**Exercise objective:** From the first line to the last, retype the records exactly without their images.

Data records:
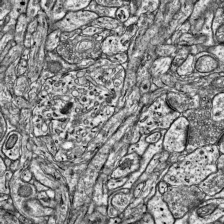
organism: Mouse
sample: Visual Cortex
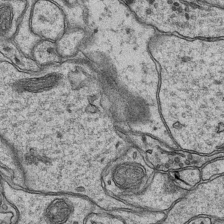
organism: Mouse
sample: CA1 Hippocampus
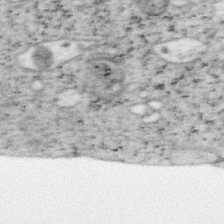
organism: Mouse
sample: OT-I killer T cells with ID8 ovarian cancer cells
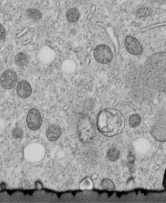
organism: C. elegans
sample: C. elegans embryo early stage
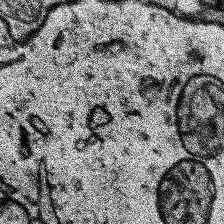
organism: Human
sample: Temporal Lobe
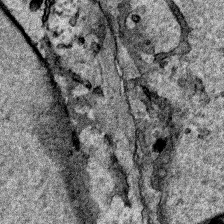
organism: Human
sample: Mitochondria in HCT116 cells
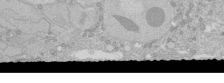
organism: Human
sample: Caco-2 cells
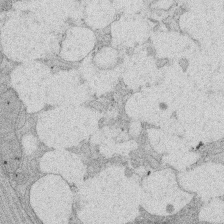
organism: Rat
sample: Salivary granule
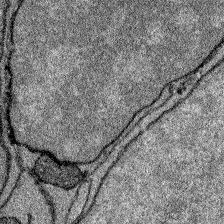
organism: Zebrafish
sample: Larval olfactory bulb
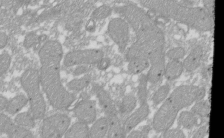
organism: Xenopus
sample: Cilia; centrioles in frog embryo cells
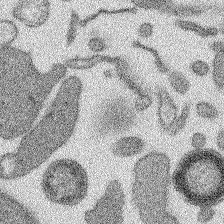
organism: Human
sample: HeLa cells
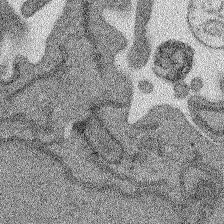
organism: Human
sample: HeLa cells
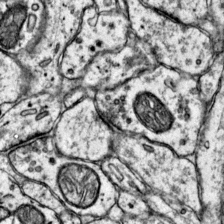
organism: Mouse
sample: Primary visual cortex
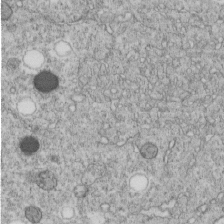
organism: C. elegans
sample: C. elegans embryo early stage
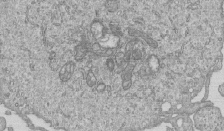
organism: Human
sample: MDA-MB-231 cells
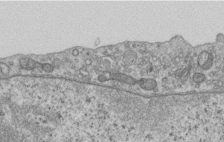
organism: Human
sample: Centriole in RPE cells
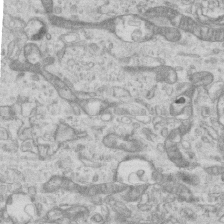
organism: Mouse
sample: Centriole in ependymal cells
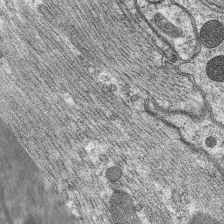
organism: C. elegans
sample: Pharynx
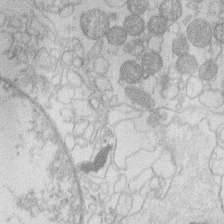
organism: Human
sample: Macrophage cells
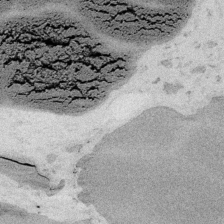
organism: Embia sp.
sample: Silk gland
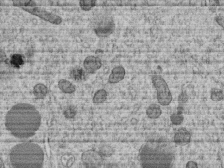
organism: C. elegans
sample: C. elegans embryo early stage
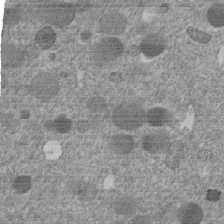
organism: C. elegans
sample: C. elegans embryo early stage
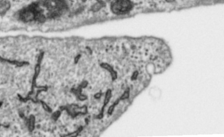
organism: Toxoplasma gondii
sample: Parasites in a vacuole inside a host cell
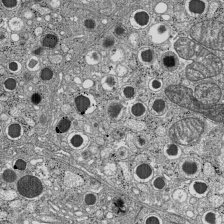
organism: C57BL Mouse
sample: Pancreatic islet
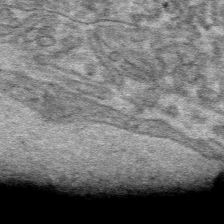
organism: Mouse
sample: Mouse hepatocytes
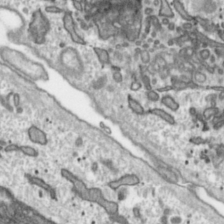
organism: Toxoplasma gondii
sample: Parasites in a vacuole inside a host cell
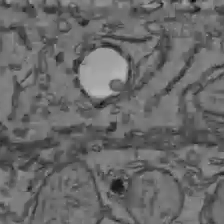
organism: C57BL Mouse
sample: Liver
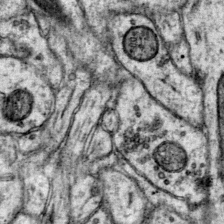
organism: Mouse
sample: Primary visual cortex
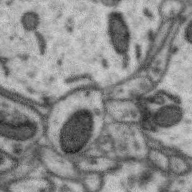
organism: Zebra finch
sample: Brain
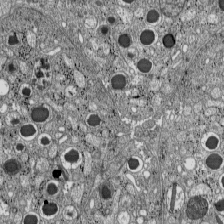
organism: C57BL Mouse
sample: Pancreatic islet
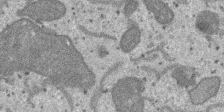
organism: Human
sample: Lung epithelial cells infected with SARS-CoV-2
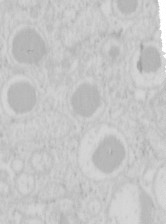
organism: Mouse
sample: Pancreas
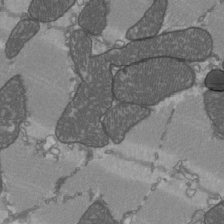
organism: C57BL Mouse
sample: Heart
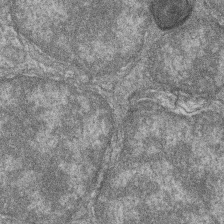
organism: Zebrafish
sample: Cilia; retinal pigment epithelium
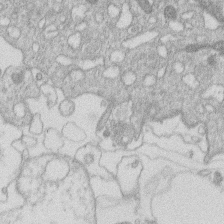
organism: Human
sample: Macrophage cells
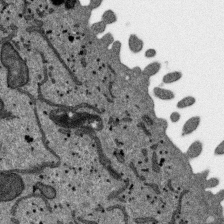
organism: Human
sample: Lung epithelial cells, uninfected (mock) control
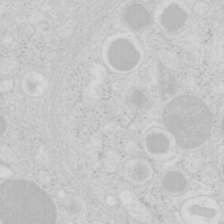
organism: Mouse
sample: Pancreas

**Result of the exercise:**
organism: Mouse
sample: Visual Cortex
organism: Mouse
sample: CA1 Hippocampus
organism: Mouse
sample: OT-I killer T cells with ID8 ovarian cancer cells
organism: C. elegans
sample: C. elegans embryo early stage
organism: Human
sample: Temporal Lobe
organism: Human
sample: Mitochondria in HCT116 cells
organism: Human
sample: Caco-2 cells
organism: Rat
sample: Salivary granule
organism: Zebrafish
sample: Larval olfactory bulb
organism: Xenopus
sample: Cilia; centrioles in frog embryo cells
organism: Human
sample: HeLa cells
organism: Human
sample: HeLa cells
organism: Mouse
sample: Primary visual cortex
organism: C. elegans
sample: C. elegans embryo early stage
organism: Human
sample: MDA-MB-231 cells
organism: Human
sample: Centriole in RPE cells
organism: Mouse
sample: Centriole in ependymal cells
organism: C. elegans
sample: Pharynx
organism: Human
sample: Macrophage cells
organism: Embia sp.
sample: Silk gland
organism: C. elegans
sample: C. elegans embryo early stage
organism: C. elegans
sample: C. elegans embryo early stage
organism: Toxoplasma gondii
sample: Parasites in a vacuole inside a host cell
organism: C57BL Mouse
sample: Pancreatic islet
organism: Mouse
sample: Mouse hepatocytes
organism: Toxoplasma gondii
sample: Parasites in a vacuole inside a host cell
organism: C57BL Mouse
sample: Liver
organism: Mouse
sample: Primary visual cortex
organism: Zebra finch
sample: Brain
organism: C57BL Mouse
sample: Pancreatic islet
organism: Human
sample: Lung epithelial cells infected with SARS-CoV-2
organism: Mouse
sample: Pancreas
organism: C57BL Mouse
sample: Heart
organism: Zebrafish
sample: Cilia; retinal pigment epithelium
organism: Human
sample: Macrophage cells
organism: Human
sample: Lung epithelial cells, uninfected (mock) control
organism: Mouse
sample: Pancreas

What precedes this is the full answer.